Recent advancements in neural speech synthesis have enabled the creation of extremely realistic deepfakes that
sound like actual human voices. Even though these technologies have some useful purposes, they also pose serious risks in
terms of voice impersonation, misinformation, and financial scams. The detection of fake speech is an emerging research
concern in speech forensics and cybersecurity. This paper proposes a dual-branch deep learning framework for effective
deepfake audio detection by combining self-supervised speech representations with handcrafted acoustic stability features.

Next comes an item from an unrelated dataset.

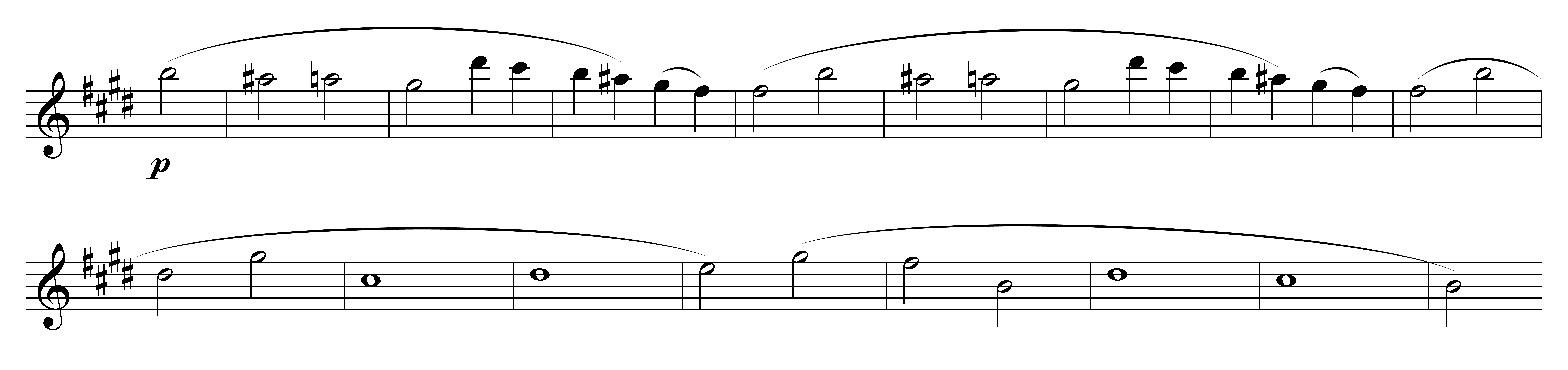 Notenbeispiel Mendelssohn Sommernachtstraum - Choralthema T. 138-154

The first branch is responsible for the extraction of semantic speech embeddings using the pre-trained model WavLM,
which contains contextual and phonetic information from the speech signal. The second branch is responsible for the
extraction of Mel-Frequency Cepstral Coefficient (MFCC) stability features and the application of the Temporal
Convolutional Network (TCN) model. The features from both branches are combined using a multilayer perceptron
classifier to decide if an audio sample is real or fake.

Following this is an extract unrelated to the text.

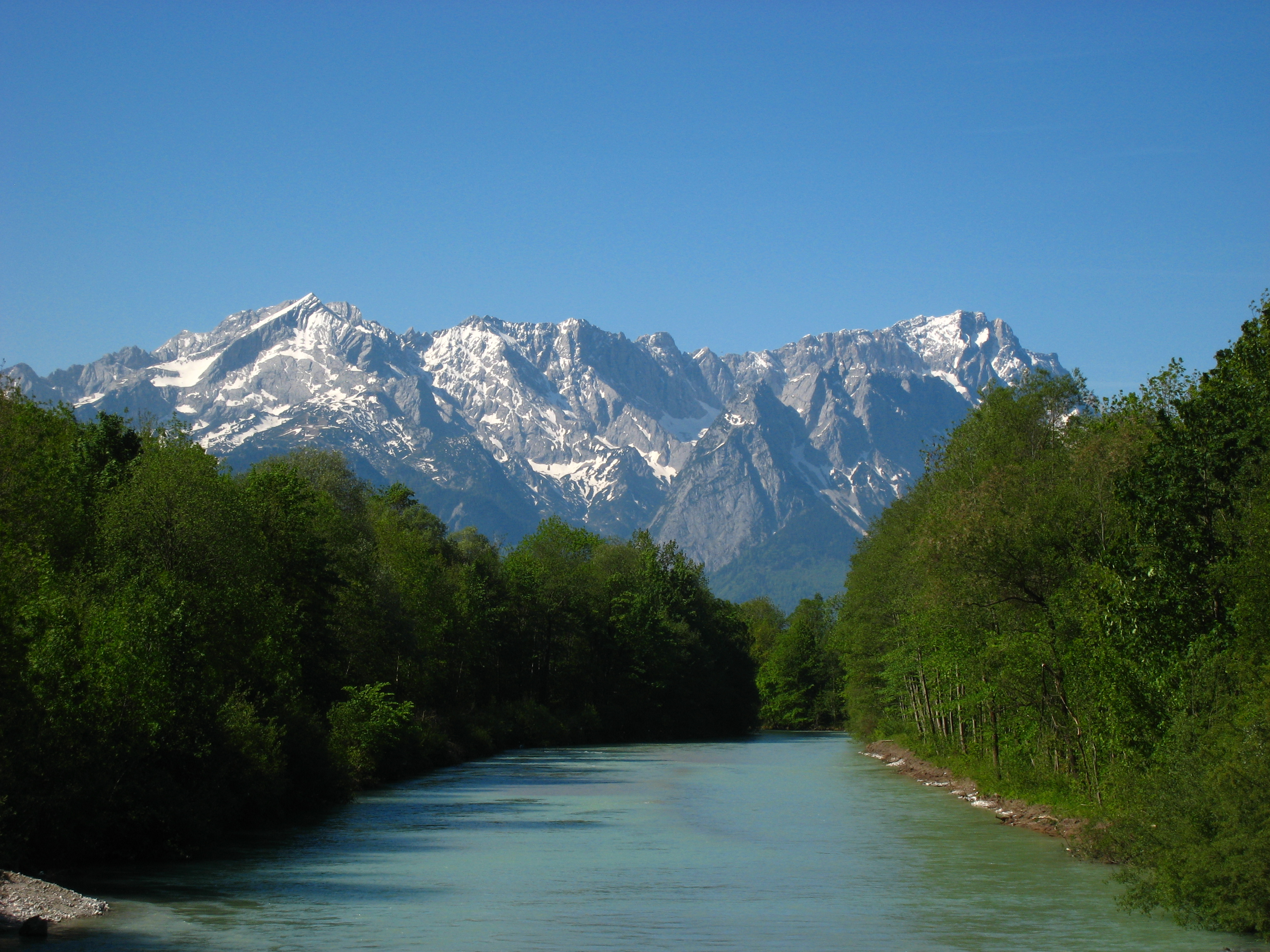 Blick von der Oberauer Loisachbrücke.

Experiments on the Fake-or-Real (FoR) dataset show that the proposed fusion approach enhances detection
performance compared to models using a single feature. The results suggest that merging deep contextual embeddings with
handcrafted stability features offers better resilience against modern deepfake audio generation methods.
Keywords :
Deepfake Audio Detection, Self-Supervised Learning, WavLM, MFCC Stability, Speech Forensics, Temporal Convolutional Networks.